QNGOptimizer with Variational Classifiers

Hi @Amandeep ,

Optimization problems are problem-specific, meaning that it’s very hard to tell which optimizer will give better or faster results than another. There’s no one-size-fits-all.

That being said, I can give you some pointers.

I made a QNGO test script that you can see below. For that script the table below answers the question: “Does this diff_method and device combination work?”

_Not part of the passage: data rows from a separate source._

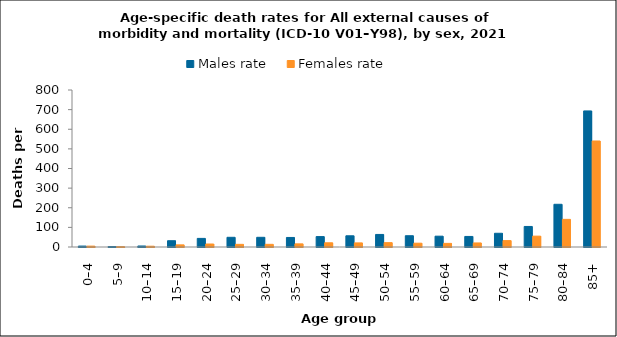
| Category | Males rate | Females rate |
|---|---|---|
| 0–4 | 4.766 | 4.498 |
| 5–9 | 2.285 | 1.783 |
| 10–14 | 5.147 | 4.059 |
| 15–19 | 32.02 | 10.87 |
| 20–24 | 43.841 | 15.262 |
| 25–29 | 49.433 | 13.501 |
| 30–34 | 49.44 | 13.554 |
| 35–39 | 48.586 | 15.972 |
| 40–44 | 53.071 | 21.464 |
| 45–49 | 57.139 | 20.895 |
| 50–54 | 63.967 | 22.143 |
| 55–59 | 57.44 | 19.417 |
| 60–64 | 55.119 | 18.439 |
| 65–69 | 53.762 | 20.676 |
| 70–74 | 69.949 | 32.597 |
| 75–79 | 104.682 | 55.323 |
| 80–84 | 217.633 | 140.804 |
| 85+ | 693.43 | 540.187 |

diff_method default.qubit lightning.qubit
backprop Yes No
adjoint No No
parameter-shift Yes Yes
finite-diff Yes Yes
hadamard Yes Yes
device No No
spsa Yes Yes
best Yes Yes

Not all combinations will work equally fast. Generally default.qubit and backprop will be fastest. However when you have 15 qubits or more lightning.qubit might be fastest as seen on our performance page. However, parameter-shift can be very slow, so you’ll have to test yourself what works better for your particular use case.

# Data
data = pnp.array([0.,1.],requires_grad=False)

# Device
n_qubits=2
# We create a device with one extra wire because we need an auxiliary wire when using QNGO
dev = qml.device('default.qubit', wires=n_qubits+1)

# QNode
diff_method='backprop'

@qml.qnode(dev,diff_method=diff_method)
def circuit(params):
  # Data embedding
  qml.RX(data[0],wires=0)
  qml.RX(data[1],wires=1)

  # Parametrized layer
  qml.Rot(params[0],params[1],params[2],wires=0)
  qml.Rot(params[0],params[1],params[2],wires=1)
  qml.Hadamard(wires=0)
  qml.CNOT(wires=[0,1])

  # Measurement
  return qml.expval(qml.Z(0))

# Initial value of the parameters
params = pnp.array([1.,2.,3.],requires_grad=True)

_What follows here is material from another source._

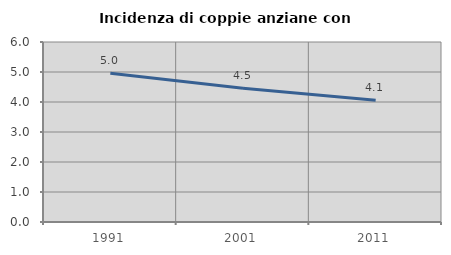
| Category | Incidenza di coppie anziane con figli |
|---|---|
| 1991.0 | 4.96 |
| 2001.0 | 4.455 |
| 2011.0 | 4.055 |

# Initial value of the circuit
print(circuit(params))

# Cost function
def cost_f(params):
  return pnp.abs(circuit(params))

# Optimizer
opt = qml.QNGOptimizer()

# If we're using QNGO we need to define a metric tensor function
mt_fn = qml.metric_tensor(circuit)
print(mt_fn(params))

# Optimization loop
for it in range(10):
  params = opt.step(cost_f,params,metric_tensor_fn=mt_fn)
  print(params)
  print('Cost: ', cost_f(params))

Note that the non-trainable data here is passed directly into the inside of the function and not as an argument, otherwise things start breaking. I hope this helps!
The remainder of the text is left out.